Today, the country is filled with telling references to the Lord of the Apes legend. Here’s how find your own Tarzan adventure.

Palm-fringed beaches

From the frenetic, pulsating Atlantic port city of Douala, Cameroon’s coast curves up past thickets of rubber trees and banana plantations to the laidback beach town of Limbe, 70km north. Here, a series of black, sandy beaches run toward the border with Nigeria, and it’s the kind of place where a marooned survivor like Tarzan’s co-star Jane could have washed up. Nowadays Limbe’s main strip is home to colourful wooden fishing boats and rows of corrugated iron barbeque shacks offering the very best of Cameroonian cuisine: you-buy-they-grill fish, served with hot sauce and barbequed corn.

Ape sanctuaries

On the lower flanks of Mt Cameroon – West Africa’s most volatile volcano – Limbe Wildlife Centre rehabilitates and protects Tarzan’s compatriots from both deforestation and West Africa’s lucrative and illegal bush-meat trade.
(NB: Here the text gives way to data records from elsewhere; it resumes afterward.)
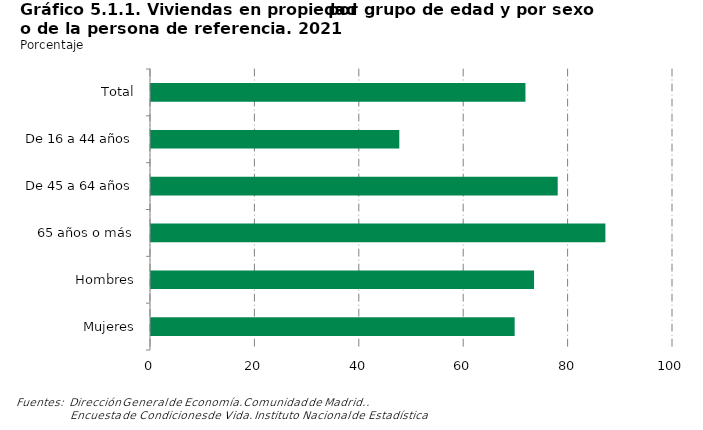
| Category | Series 0 |
|---|---|
|    Total | 71.736 |
|    De 16 a 44 años | 47.566 |
|    De 45 a 64 años | 77.915 |
|    65 años o más | 87.046 |
| Hombres | 73.386 |
| Mujeres | 69.667 |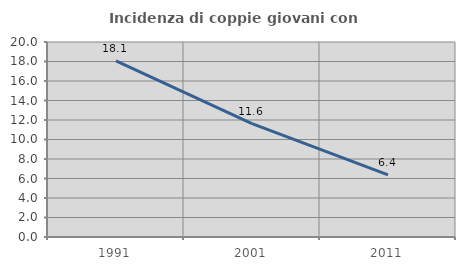
| Category | Incidenza di coppie giovani con figli |
|---|---|
| 1991.0 | 18.074 |
| 2001.0 | 11.626 |
| 2011.0 | 6.379 |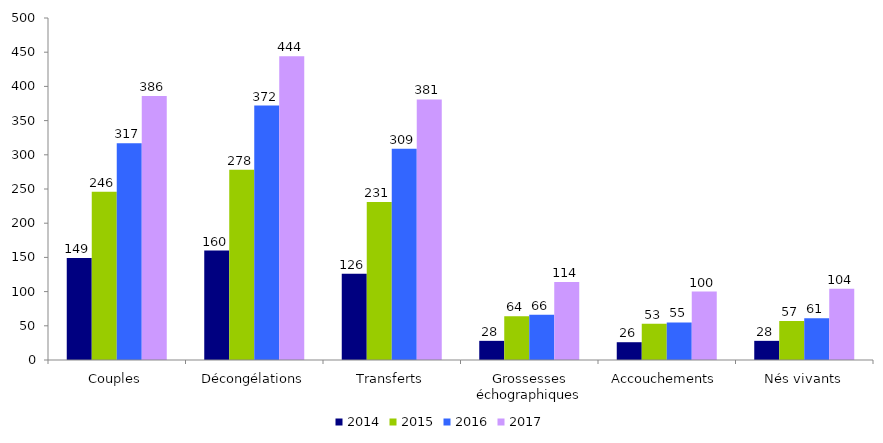
| Category | 2014 | 2015 | 2016 | 2017 |
|---|---|---|---|---|
| Couples | 149 | 246 | 317 | 386 |
| Décongélations | 160 | 278 | 372 | 444 |
| Transferts | 126 | 231 | 309 | 381 |
| Grossesses échographiques | 28 | 64 | 66 | 114 |
| Accouchements | 26 | 53 | 55 | 100 |
| Nés vivants | 28 | 57 | 61 | 104 |

One of Africa’s most celebrated centres for ape, chimpanzee and gorilla rescue and research, the centre has dozens of enclosures, allowing visitors to have chest-beating encounters with up to 16 different types of primates – including the world’s largest colony of drill monkeys, which are endangered and exceptionally rare. So many primates need help that the centre has outgrown its base, so plans are now afoot to open a second visitor centre in Mt Cameroon’s foothills; the outdoor monkey playground concept is based around a series of rainforest canopy platforms.